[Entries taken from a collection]
<<<<
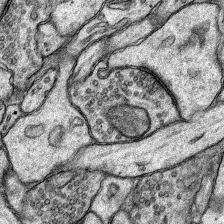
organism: Rat
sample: Hippocampus
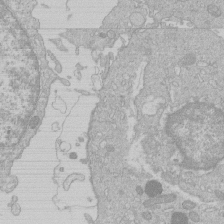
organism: Human
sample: Macrophage cells
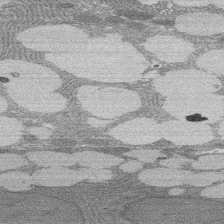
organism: Rat
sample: Salivary granule
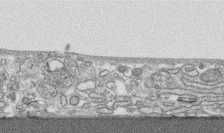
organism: Human
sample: CRL-1474
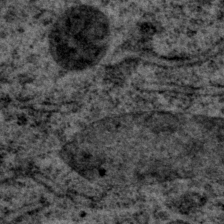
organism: P. pacificus
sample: Pharynx
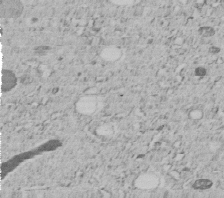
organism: C. elegans
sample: C. elegans embryo early stage
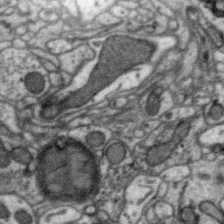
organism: Zebra finch
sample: Brain
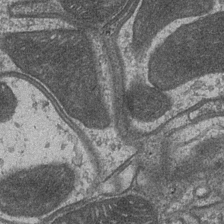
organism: Drosophila
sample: Optic medulla
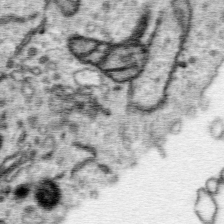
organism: Human
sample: HeLa cells
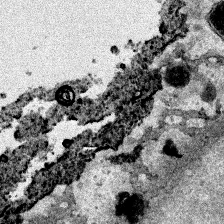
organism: Human
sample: Mitochondria in HCT116 cells
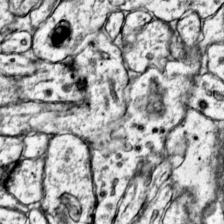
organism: Mouse
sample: Primary visual cortex
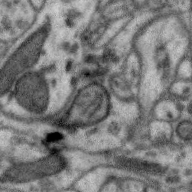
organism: Zebra finch
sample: Brain
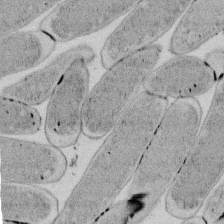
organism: E. coli
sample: Bacterial nucleoid
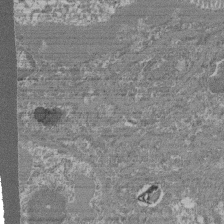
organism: Mouse
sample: Glomerulus
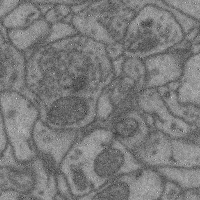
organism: Mouse
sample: Cerebral cortex
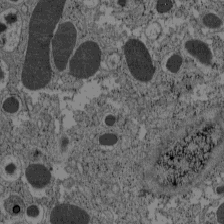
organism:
>>>>
[What you need to do]
Needed here is only the span from the line with "sample: CRL-1474" through the last line of the entries, copied exactly with both ends and without pictures.

[Answer space]
sample: CRL-1474
organism: P. pacificus
sample: Pharynx
organism: C. elegans
sample: C. elegans embryo early stage
organism: Zebra finch
sample: Brain
organism: Drosophila
sample: Optic medulla
organism: Human
sample: HeLa cells
organism: Human
sample: Mitochondria in HCT116 cells
organism: Mouse
sample: Primary visual cortex
organism: Zebra finch
sample: Brain
organism: E. coli
sample: Bacterial nucleoid
organism: Mouse
sample: Glomerulus
organism: Mouse
sample: Cerebral cortex
organism:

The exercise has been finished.